"Tem uma questão da raiva: por muito tempo eu ficava muito brava quando alguém me chamava de raivosa. Enquanto mulher negra, já escutei muitas vezes que eu sou raivosa. Eu acho que cria-se uma figura muito prejudicial da mulher negra por trás disso, então eu ficava com muita raiva dessa expressão (risos) — falando sério, como você já parte do pressuposto que eu sou raivosa porque eu trago uma realidade que você se recusa a enxergar?
Mas como a gente pode não estar com raiva? É isso que impulsiona em mim quando eu leio Angela Davis, Juliana Borges, escuto Djonga ou assisto Olhos que Condenam. Como, passando por tudo isso que a gente passa, a gente não vai ficar com raiva? Se pessoas brancas passassem pelo que a gente passa, também teriam raiva. E a gente passa por isso há séculos. A raiva reprimida pode ser muito danosa. Eu resolvi expressar a minha raiva, transformá-la na força motriz das minhas ações.

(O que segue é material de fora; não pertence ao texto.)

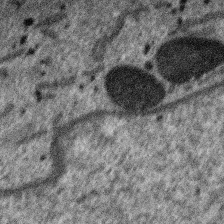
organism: Human
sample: Lung epithelial cells infected with SARS-CoV-2
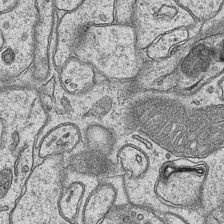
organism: Mouse
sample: CA1 Hippocampus
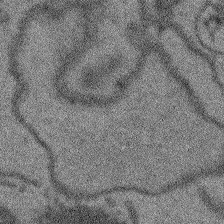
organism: Arabidopsis thaliana
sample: Root tip
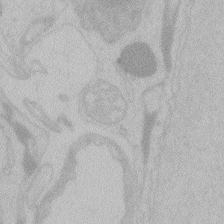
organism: Zebrafish
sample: Macrophage infected with Toxoplasma gondii
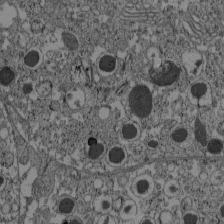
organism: C57BL Mouse
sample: Pancreatic islet
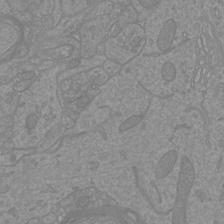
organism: Mouse
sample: Cortical neurons
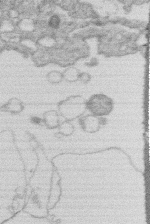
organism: Human
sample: Macrophage cells
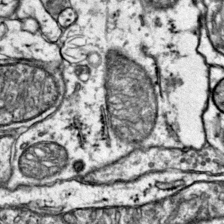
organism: Mouse
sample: Primary visual cortex
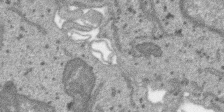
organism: Human
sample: Lung epithelial cells infected with SARS-CoV-2
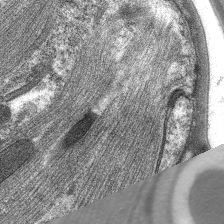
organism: C. elegans
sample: Pharynx
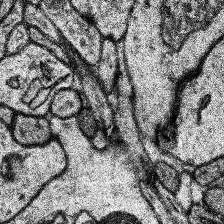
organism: Human
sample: Temporal Lobe
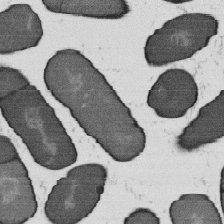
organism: B. subtilis
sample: Bacterial spore
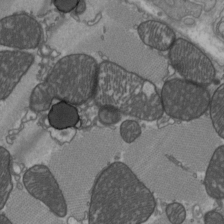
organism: C57BL Mouse
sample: Heart
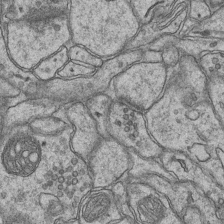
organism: Mouse
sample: CA1 Hippocampus
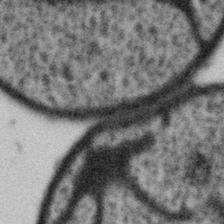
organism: Gemmata obscuriglobus
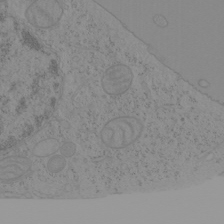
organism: Human
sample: HeLa cells
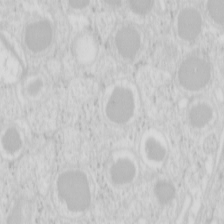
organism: Mouse
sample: Pancreas
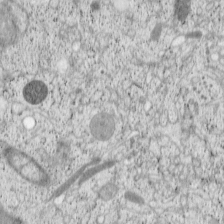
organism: African green monkey
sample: COS-7 cells
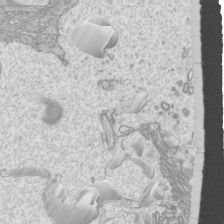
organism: Mouse
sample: Cilia; mouse epididymis
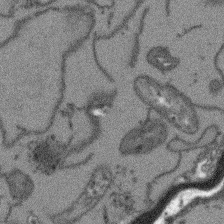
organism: Arabidopsis thaliana
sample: Root tip
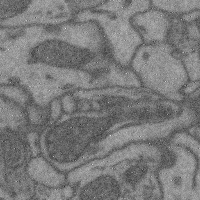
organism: Mouse
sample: Cerebral cortex
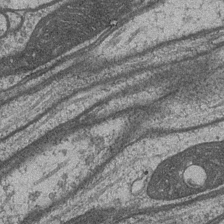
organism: Drosophila
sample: Optic medulla
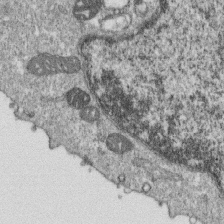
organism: African green monkey
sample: Vero E6 cells infected with SARS-CoV-2
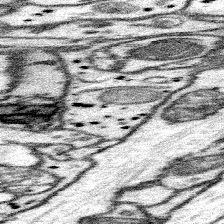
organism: Mouse
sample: Somatosensory cortex neuropil
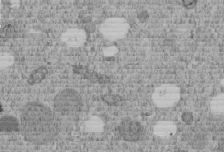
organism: C. elegans
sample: C. elegans embryo early stage
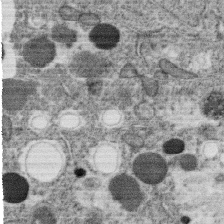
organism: C. elegans
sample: C. elegans oocyte; sperm cells
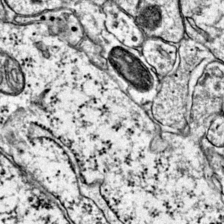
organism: Mouse
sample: Primary visual cortex
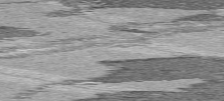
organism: C57BL Mouse
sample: Heart
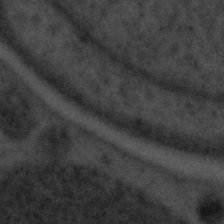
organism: Tuwongella immobilis
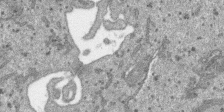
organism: Human
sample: Lung epithelial cells infected with SARS-CoV-2
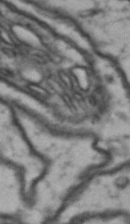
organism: Drosophila
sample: Brain
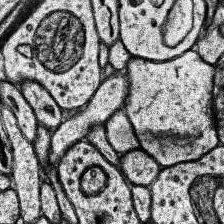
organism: Human
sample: Temporal Lobe
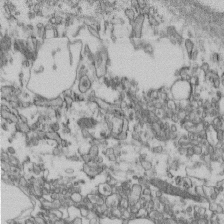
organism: Mouse
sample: Cilia; retinal pigment epithelium
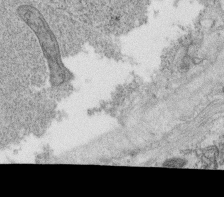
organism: C. elegans
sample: C. elegans oocyte; sperm cells
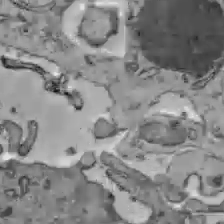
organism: C57BL Mouse
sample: Liver
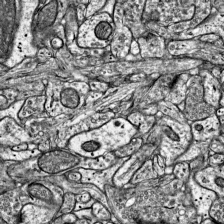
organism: Mouse
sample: Visual Cortex
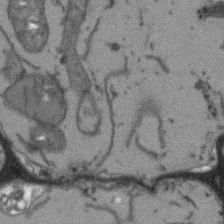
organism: Arabidopsis thaliana
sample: Root tip
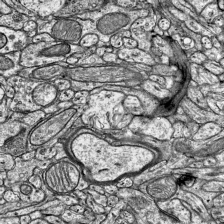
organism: Mouse
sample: Visual Cortex
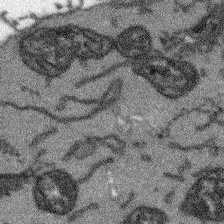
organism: Arabidopsis thaliana
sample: Root tip
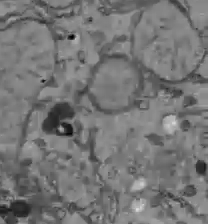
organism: C57BL Mouse
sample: Liver
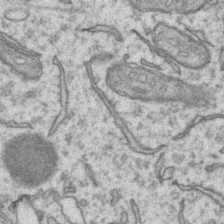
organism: Mouse
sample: CA1 Hippocampus
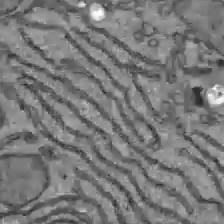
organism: C57BL Mouse
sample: Liver
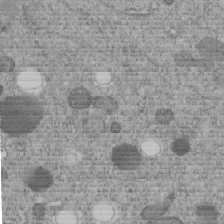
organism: C. elegans
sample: C. elegans embryo early stage
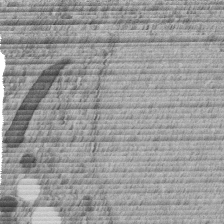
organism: C. elegans
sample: C. elegans embryo early stage
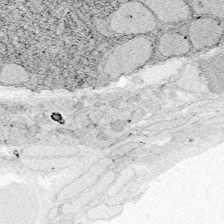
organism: Zebrafish
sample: Whole-Brain
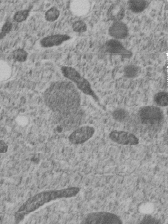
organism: C. elegans
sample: C. elegans embryo early stage
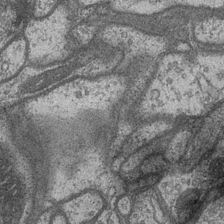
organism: Drosophila
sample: Optic medulla
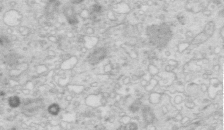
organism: Mouse
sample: Multiciliated cells
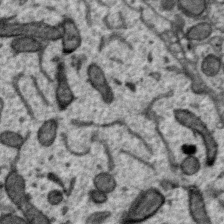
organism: Zebra finch
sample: Brain
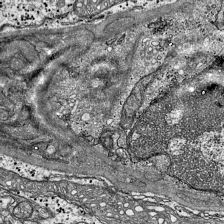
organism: Mouse
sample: Visual Cortex
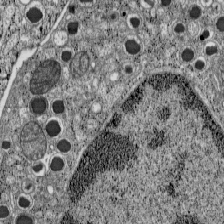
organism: C57BL Mouse
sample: Pancreatic islet
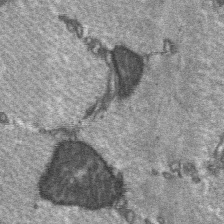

Comecei a enxergar os benefícios da raiva, enquanto aquela chama que nos faz andar. Conheci uma escritora que trabalha muito bem o conceito de raiva, ela se chama Brittney Cooper — ela fala sobre raiva eloquente e desenvolve uma tese sobre o potencial benéfico da raiva. Faço hoje tudo que faço com muita raiva. A desigualdade, violência e privações que a gente vive não são naturais — tenho raiva sim e uso a raiva para fazer mover.
Tenho lido muito Audre Lorde e ela é uma autora que também fala sobre isso muito bem, vou ler para você: "A raiva expressa e traduzida em uma ação em favor dos nossos ideais e nosso futuro é um ato de esclarecimento que liberta e dá força. É nesse processo doloroso de tradução que identificamos quem são nossos aliados, com quem temos sérias diferenças, e quem são os nosso verdadeiros inimigos."
É uma emoção da qual precisamos tirar o melhor possível. Você pode reprimi-la ou potencializá-la, eu escolhi parar de reprimir a minha raiva e sou uma pessoa muito mais feliz desde que tomei essa decisão. Correndo o mundo com raiva, mas correndo."